Another serious drawback with a personal pension is that the contributions are not allowable against PRSI. As already mentioned above, this can be as much as 19.75 per cent of the premiums paid. Therefore as a pensions adviser I find myself recommending a company scheme where possible despite the lack of portability.

What should be done

Reforming the pensions legislation for company pension schemes is a complex matter. The rights of existing pensioners and existing members of defined benefit pension schemes have to be taken into consideration.

Personal pensions legislation is more open to reform. Any legislative improvement could be extended to personal pensions contracts. Such a move would be of immediate assistance to those who are about to commence their careers. Reform of company schemes could be addressed later.

Suggested reforms

In broad terms these are the reforms of the rules for personal pensions which should he considered:

. The limit on the percentage of salary which is eligible for tax relief on pension contributions should be raised to 25 per cent for those over 40 years old and to 40 per cent for those over 50 years old;

. Personal pension contributions should be allowable against PRSI;

. A date should be set in the future when it would be compulsory for everyone at work, over the age of 18 years, to contribute to a private pension plan as well as paying for the State pension. Each member would then have his or her own fund of money which each could identify and monitor. Compulsory funding of private pensions has already been introduced in Australia and Singapore;

. Retirement could be allowed at any age between 50 and 70 years;

. The entitlement to the payment of 25 per cent of the pension fund as a tax free lump sum should be retained. The balance of the fund would be used to provide the member with an income for life;

. Members should be given a choice about how income is provided. Pension fund members should not be forced to forgo all future rights to the capital sum (the pension fund) in return for a guaranteed income for life (an annuity). A choice of income from a deposit in government gilts or a State guaranteed bank could provide alternatives to annuity payment. If this income proves inadequate at a later date then the person can choose to spend some or all of the capital in return for a higher income from an annuity. Those who have sufficient income from an interest hearing deposit account could leave the capital to their heirs.

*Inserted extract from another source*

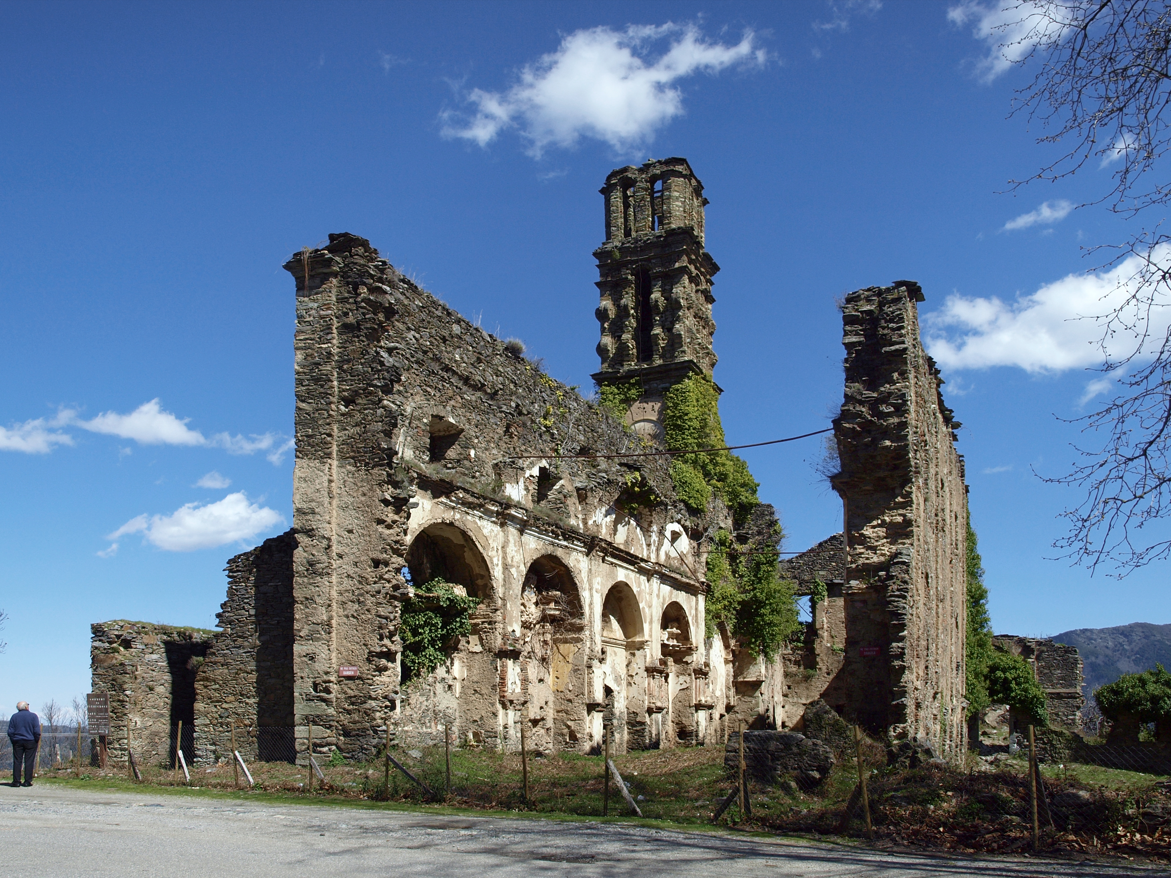 Piedicroce (Corsica) - Ruines du couvent franciscain d'Orezza

It would he relatively easy to introduce this system of choice in the provision of an income for life from personal pensions. While company pension schemes are more complex they are not immune to improvement.

Possible benefits

Many of these suggestions may prove innovative or controversial, depending on your point of view. The creation of a class of pensioners who retain the right to pass on the capital sum which funds their pensions by way of an inheritance to their children could have beneficial societal effects.

A beneficial effect of creating a class of pensioners who retain the right to pass the capital of their pension fund would be the transfer of wealth from insurance companies to private individuals.

Furthermore, if every employee had to fund a personal pension a huge reservoir of investment funds would become available. However, the primary purpose of either personal or company pensions schemes should be to make adequate provision for members to enjoy a prosperous and independent old age.